Gerade als sie gehen wollten.

Qi Duo, der sich im Pass befand, blickte dem Geländewagen nach, der gerade weggefahren war, und sagte plötzlich zu Zhang Lanjin: „Hast du den Geländewagen vorhin gesehen? Den von der Familie Qing.“

„Ich habe es gesehen, was ist denn los?“, sagte Zhang Lanjin lächelnd. „Bist du etwa neidisch, dass sie die Stadt ohne Kontrolle verlassen können?“

„Nein“, sagte Qi Duo und schüttelte den Kopf. „Ich glaube, ich habe Hu Xiaoniu auf dem Fahrersitz sitzen sehen, aber ich bin mir nicht sicher, ob er es durch das Autofenster war.“

Qi Duo und Zhang Lanjin gingen wegen Bai Zhou zur Fremdsprachenschule in Luocheng, aber Hu Xiaoniu und Zhang Tianzhen aus ihrer Klasse waren berühmte Zeitreisende im Zusammenhang mit dem Vorfall am Lao Jun Mountain, also mussten sie diese natürlich untersuchen.

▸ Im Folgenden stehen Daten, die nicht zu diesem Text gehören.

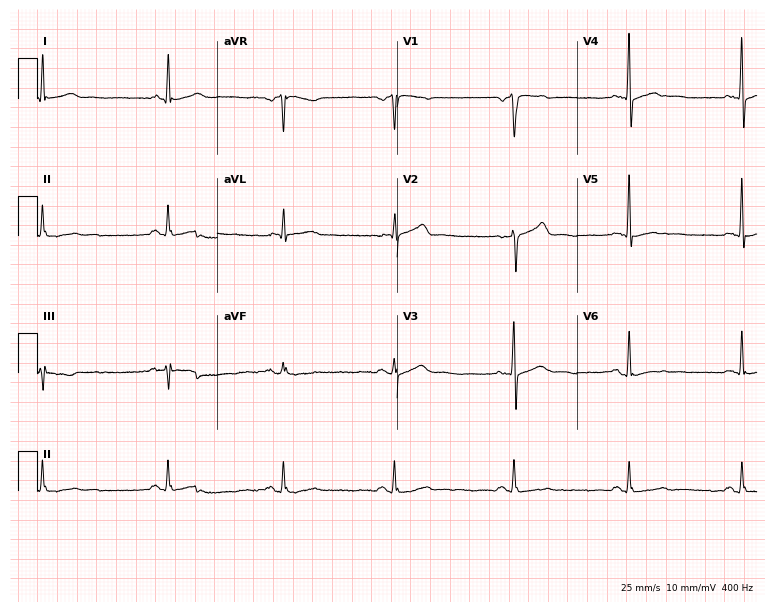
Resting 12-lead electrocardiogram. Patient: a 53-year-old man. None of these six findings is recorded: first-degree AV block, right bundle branch block, left bundle branch block, sinus bradycardia, atrial fibrillation, sinus tachycardia.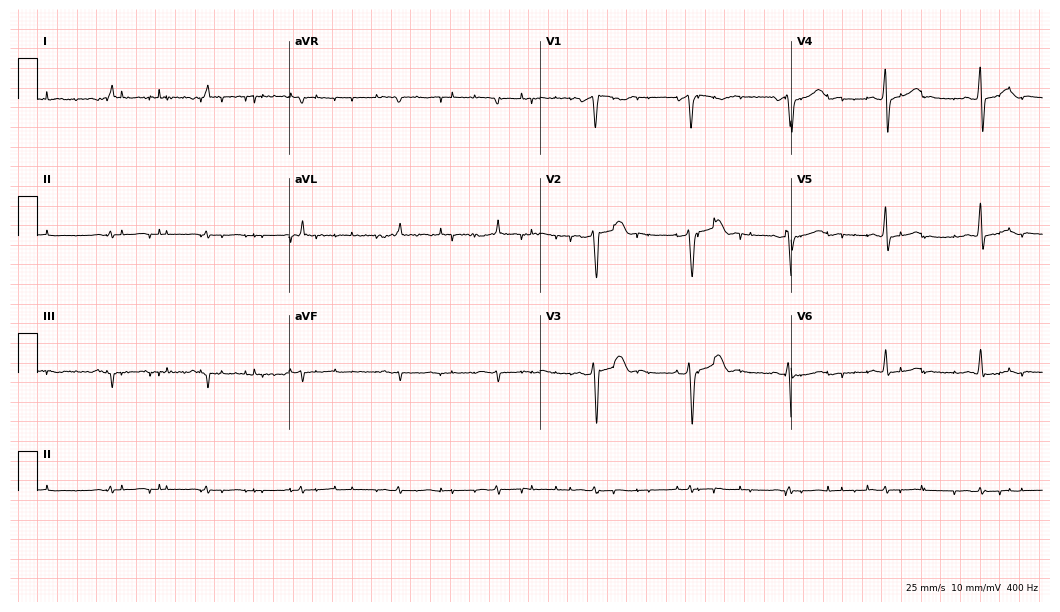
12-lead ECG from a male patient, 62 years old. Screened for six findings — first-degree AV block, right bundle branch block (RBBB), left bundle branch block (LBBB), sinus bradycardia, atrial fibrillation (AF), sinus tachycardia — none is recorded. Only these six findings were labelled.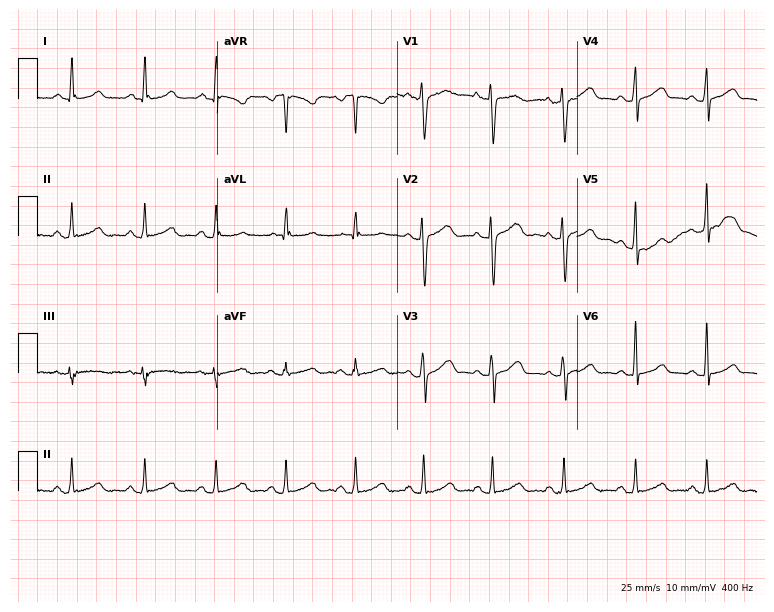
12-lead ECG from a 28-year-old female patient. Labelled as a normal ECG.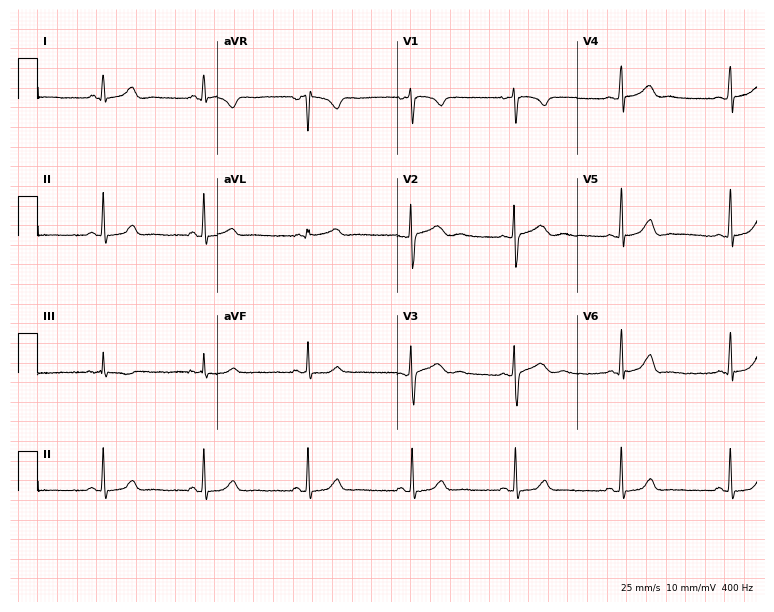
ECG — a 19-year-old woman. Screened for six findings — first-degree AV block, right bundle branch block, left bundle branch block, sinus bradycardia, atrial fibrillation, sinus tachycardia — none is recorded.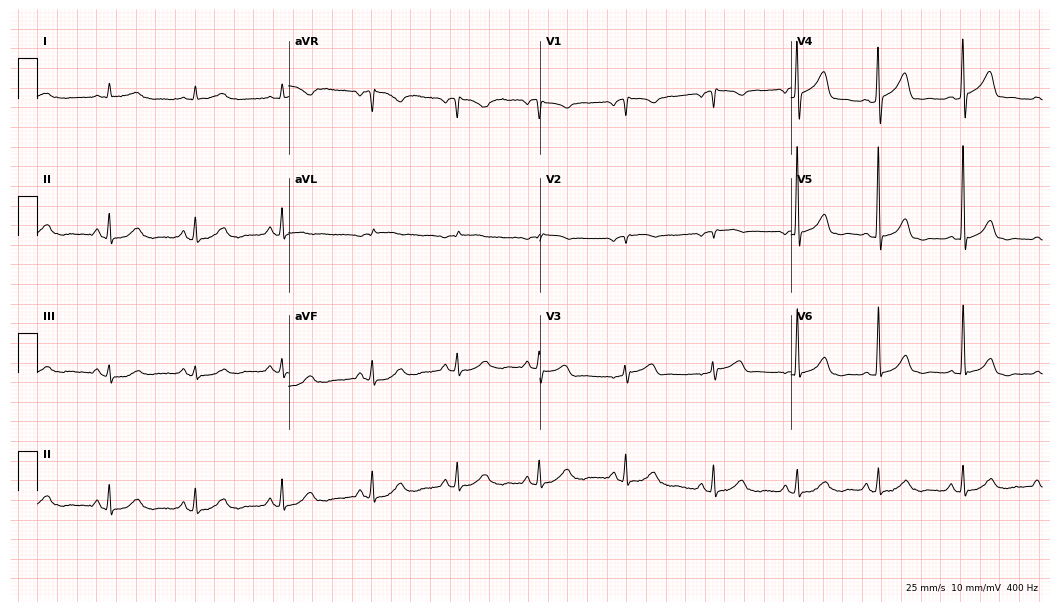
Electrocardiogram, a 74-year-old male patient. Of the six screened findings (first-degree AV block, right bundle branch block (RBBB), left bundle branch block (LBBB), sinus bradycardia, atrial fibrillation (AF), sinus tachycardia), none is recorded. Only these six findings were labelled.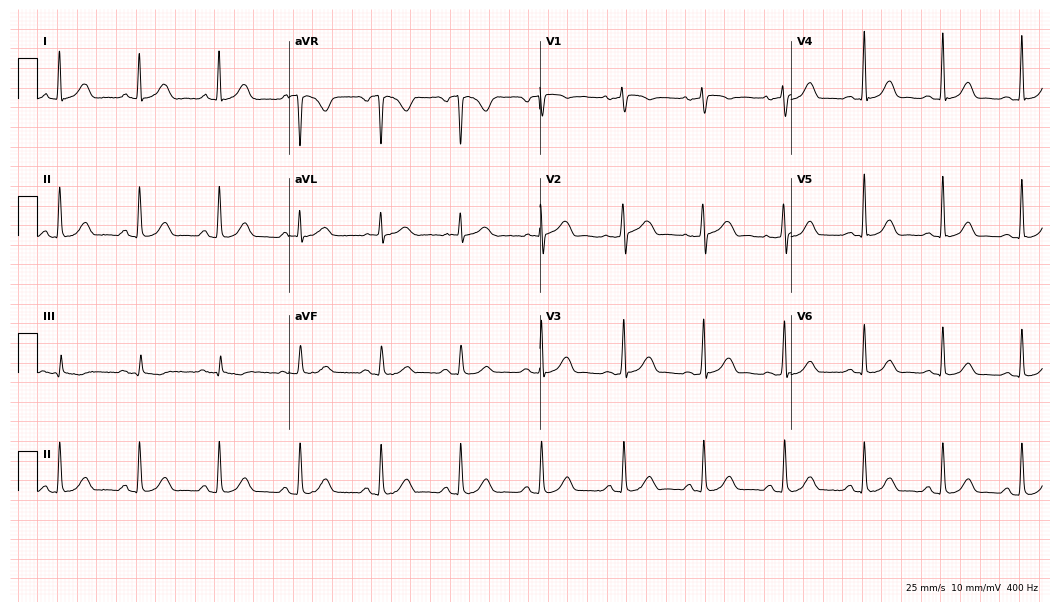
Standard 12-lead ECG recorded from a 56-year-old female patient (10.2-second recording at 400 Hz). Read as a normal ECG.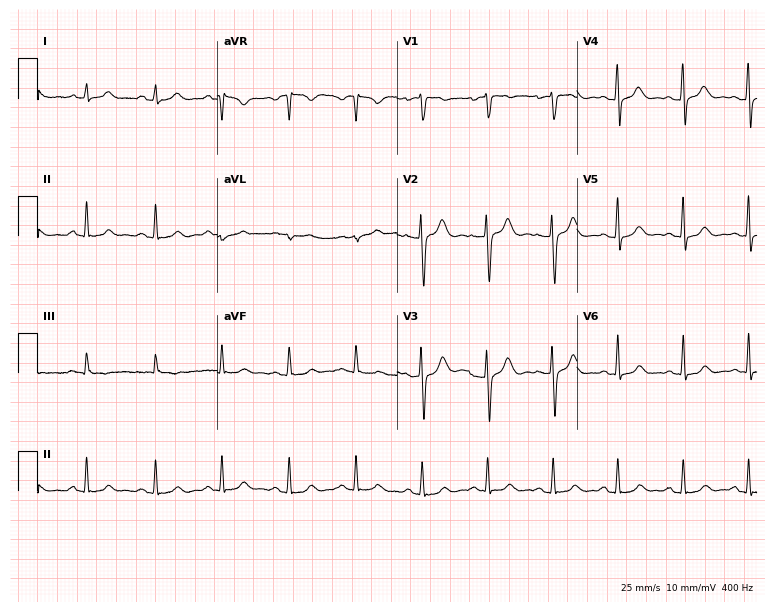
Electrocardiogram, a 32-year-old woman. Overall reading on record: normal ECG.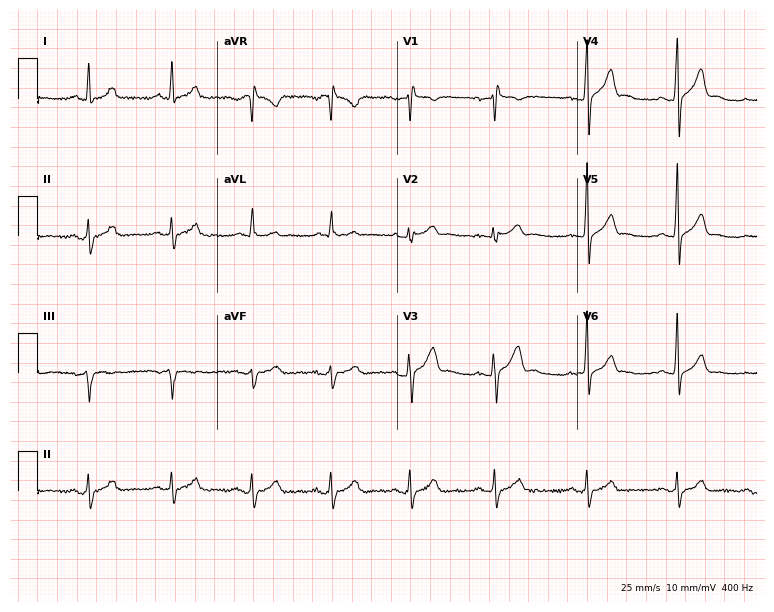
12-lead ECG from a male, 28 years old. Screened for six findings — first-degree AV block, right bundle branch block (RBBB), left bundle branch block (LBBB), sinus bradycardia, atrial fibrillation (AF), sinus tachycardia — none is recorded. Findings outside these six are not listed.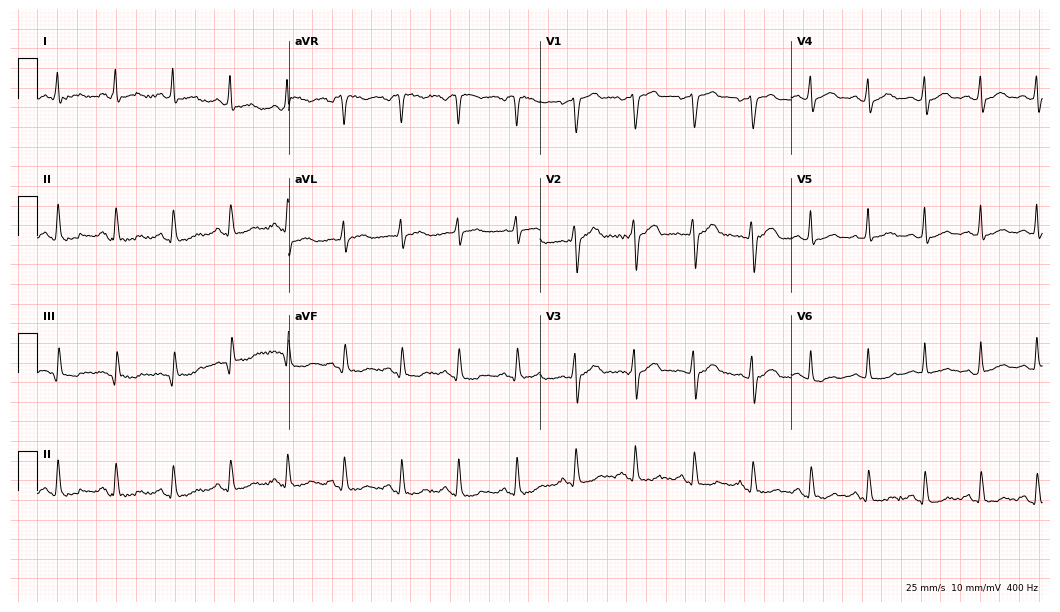
Electrocardiogram (10.2-second recording at 400 Hz), a 39-year-old male patient. Interpretation includes sinus tachycardia (a sinus rate of 100 beats per minute or more).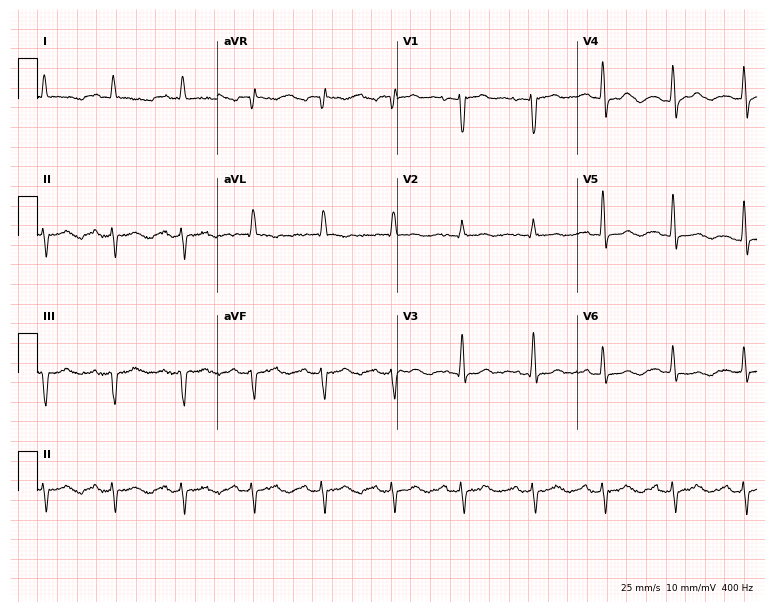
Electrocardiogram, a man, 74 years old. Of the six screened findings (first-degree AV block, right bundle branch block (RBBB), left bundle branch block (LBBB), sinus bradycardia, atrial fibrillation (AF), sinus tachycardia), none is recorded. Findings outside these six are not listed.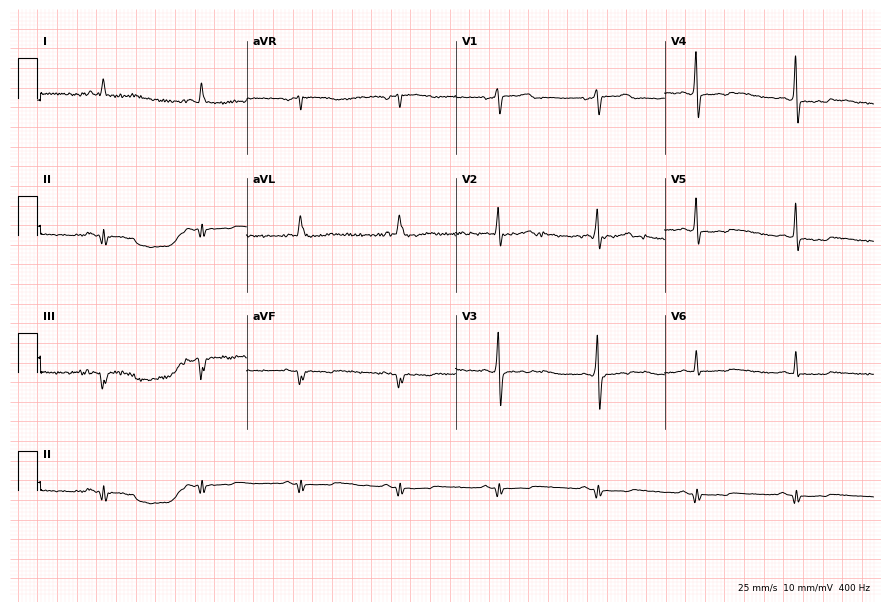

Zu diesem Zeitpunkt wusste noch niemand, dass Hu Xiaoniu und Zhang Tianzhen sich bereits der Bai Zhou angeschlossen hatten.

...

...

Im Geländewagen entfernte der alte Mann seinen angeklebten Bart: „Wann verbessern die Hersteller von falschen Bärten endlich ihre Techniken und machen das Ding bequemer zu tragen? Hey, Qingchen, leih mir doch mal kurz den verbotenen ACE-005. Ich geb ihn dir zurück, wenn ich sterbe.“

Der alte Mann sprach über Leben und Tod so selbstverständlich wie über Wasser trinken.

Dies machte Qing Chen misstrauisch: „Du hast in Wirklichkeit keine hundert Jahre mehr zu leben, und du bist nur hier, um mich mit einem Trick dazu zu bringen, dir den verbotenen Gegenstand zu geben, oder?“

„Was glaubst du eigentlich, für wen du mich hältst? Dass ich dich austricksen müsste, um etwas zu bekommen, das ich für tabu halte?!“ Der alte Mann funkelte ihn wütend an.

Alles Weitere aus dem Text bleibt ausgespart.